Tout un jeu diplomatique est aussi à l'oeuvre dans cette collecte du renseignement. Dans le cas des États-Unis et de la Chine, on ne par exemple pas exclure qu'il s'agisse d'un acte de la nouvelle "guerre froide" que se livrent les deux pays. Quel que soit le mobile, ces intrusions pourraient endommager les données de recherche sur le vaccin.

Des campagnes organisées

Pour le directeur adjoint du FBI, il s'agit d'une campagne organisée, semblable à "ce que nous attendons d'un syndicat criminel organisé", rapporte le New York Times. Les deux hommes accusés par les États-Unis auraient fait perdre des centaines de millions de dollars de propriété intellectuelle aux entreprises attaquées. Mais leur travail n'aurait pas commencé au moment de la crise sanitaire, dans le seul objectif d'obtenir des informations sur le vaccin. Le ministère américain de la Justice estime que leur travail remonte au moins à 2009.

Toujours selon le New York Times, les pirates auraient pénétré les réseaux informatiques en recherchant des informations d'identification personnelle sur les employés et les clients, et auraient ainsi pu obtenir accès non autorisé. 

Quant aux hackers russes, il s'agirait aux États-Unis et au Royaume-Uni des groupes APT29 and Cozy Bear, déjà impliqués dans d'autres affaires, comme le piratage de données du parti démocrate américain en 2016. Les hackers auraient été détectés pour la première fois en février. Selon les autorités américaines, il n'y aurait aucune preuve que des données aient été volées.

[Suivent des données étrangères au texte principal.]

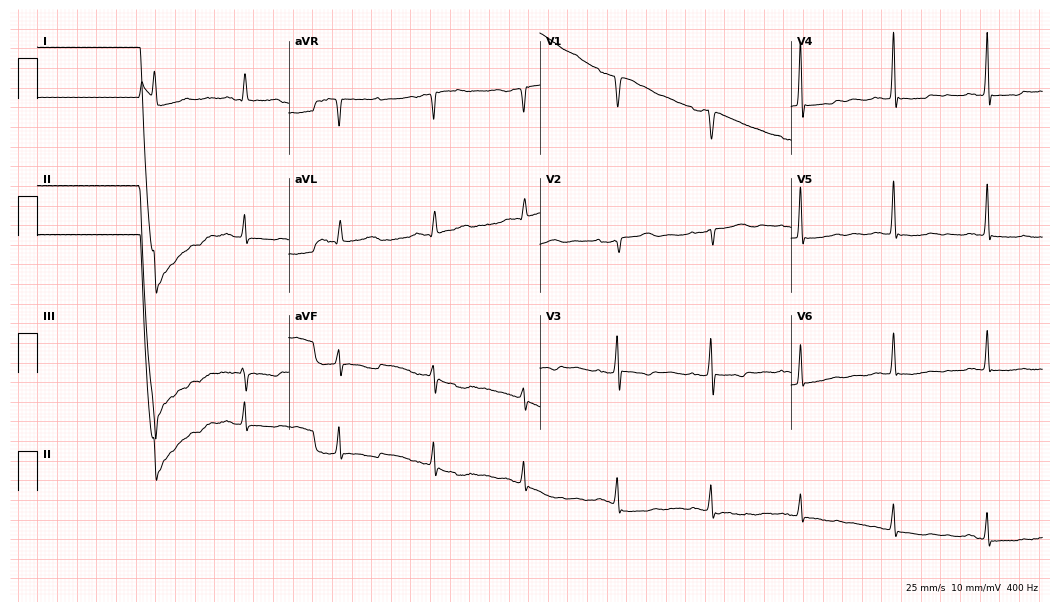
Resting 12-lead electrocardiogram. Patient: a woman, 59 years old. None of these six findings is recorded: first-degree AV block, right bundle branch block, left bundle branch block, sinus bradycardia, atrial fibrillation, sinus tachycardia.

"Nous condamnons ces attaques méprisables contre ceux qui font un travail essentiel pour lutter contre la pandémie de coronavirus", a déclaré Paul Chichester, le directeur des opérations du National Cyber ​​Security Center britannique. Alors que la question d'une deuxième vague de contamination se pose, et que la découverte d'un vaccin devient de plus en plus précieuse, la tension diplomatique entre les pays piratés et ceux soupçonnés de hacking pourrait encore augmenter.